Particularly, there are 3 types of backbones for each of the 4 detectors, i.e., (1) The C-C-C-C architecture, which is essentially ResNet-50 (He et al., 2016; 2) The T-T-T-T architecture, which is essentially Swin-T (Liu et al., 2021; 3) The proposed C-C-T-T architecture with gradient calibration. Note that the C-C-C-C and T-T-T-T models are pre-trained on ImageNet, while ours is randomly initialized. All combinations are trained on the COCO dataset with multi-scale learning (resizing the input such that the shorter side is between 480 and 800 while the longer side is at most 1333), AdamW (Loshchilov & Hutter, 2019) optimizer (initial learning rate of 0.0001, weight decay of 0.05, and batch size of 16) and sufficiently long training epochs. The results are shown in Table 6, the proposed C-C-T-T design with gradient calibration demonstrates competitive performance in all experiments.

We provide illustrative samples of our vision transformer based detector (Swin-T (Liu et al., 2021) + faster R-CNN (Ren et al., 2015)), trained from scratch. The detection results on the COCO dataset are shown in Fig. 8.

6 Conclusion

The domination of convolutional neural networks (CNNs) in vision tasks has recently been challenged by transformer models, which heavily depend on large-scale pre-training to achieve competitive accuracy. The dependence on pre-training not only hinders the freedom of architectural design in downstream tasks like object detection, but also causes learning bias and domain mismatch in the fine-tuning stages.

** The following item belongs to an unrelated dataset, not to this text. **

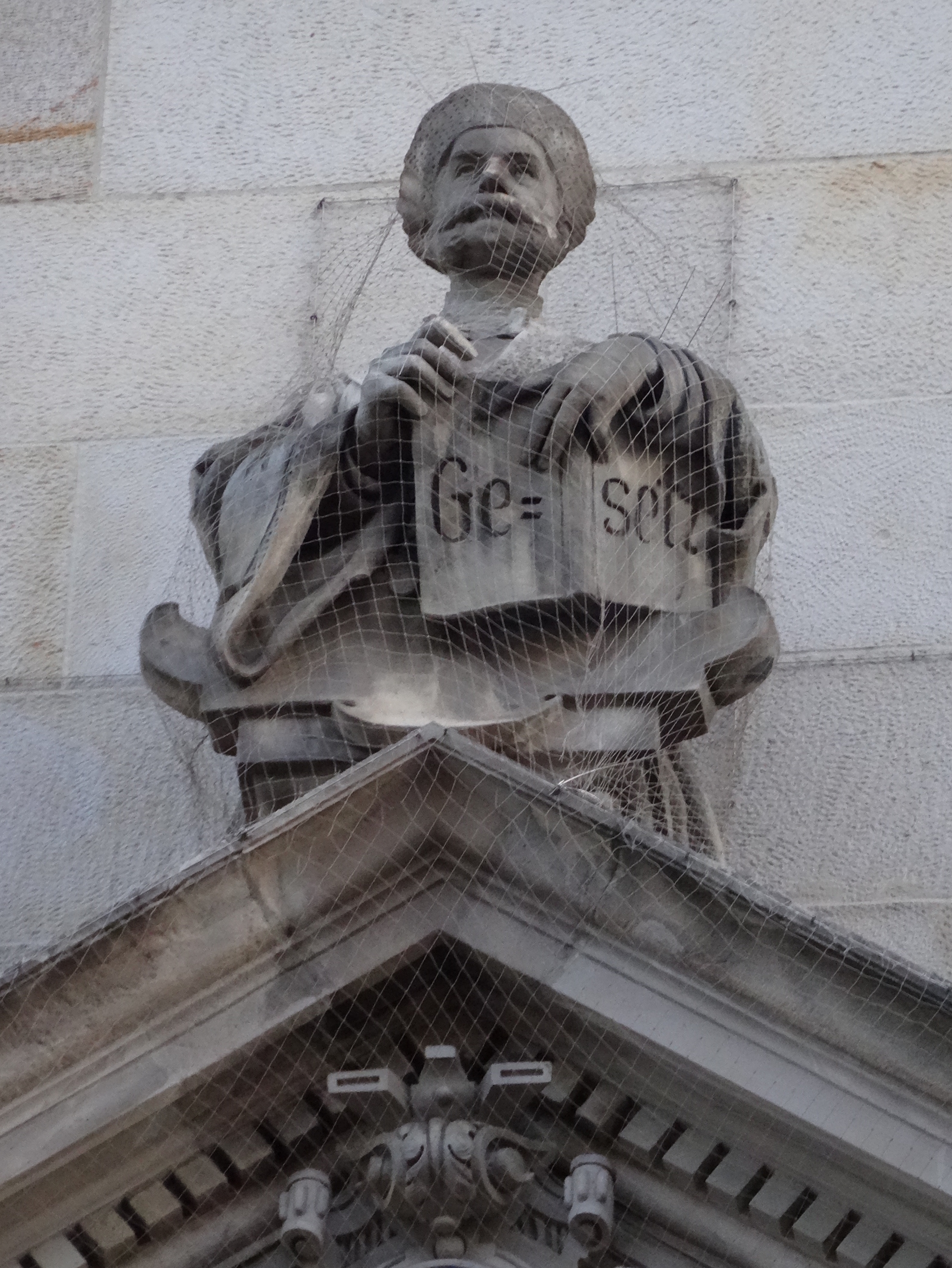 Der Oberlandesgerichtspräsident Ernst Friedrich Sieveking

In this work, we first show that naively applying the experiences from training CNNs based detectors to vision transformer based ones results in unsatisfactory performance. These experiments suggest that both architectural changes and more epochs play critical roles for this task; neither alone can train vision transformer-based detectors from scratch to achieve performance comparable to their pre-trained counterparts. Then, we demonstrate the feasibility of training vision transformer based detectors from scratch, and contribute a set of principles for realizing this goal. Particularly, the purpose of this work is not to propose a specific vision transformer based detector. Instead, we aim to uncover the insights of training vision transformer based detector from scratch, and expect those insights can help other researchers and practitioners, and inspire more interesting research in other fields, such as remote sensing, visual-linguistic pre-training, etc. By introducing a series of effective modifications such as C-C-T-T and gradient calibration, the proposed detectors demonstrate competitive mAP to their pre-trained variants, under the same long training epochs schedule. Extensive experiments demonstrate the merits and advantages of the proposed method.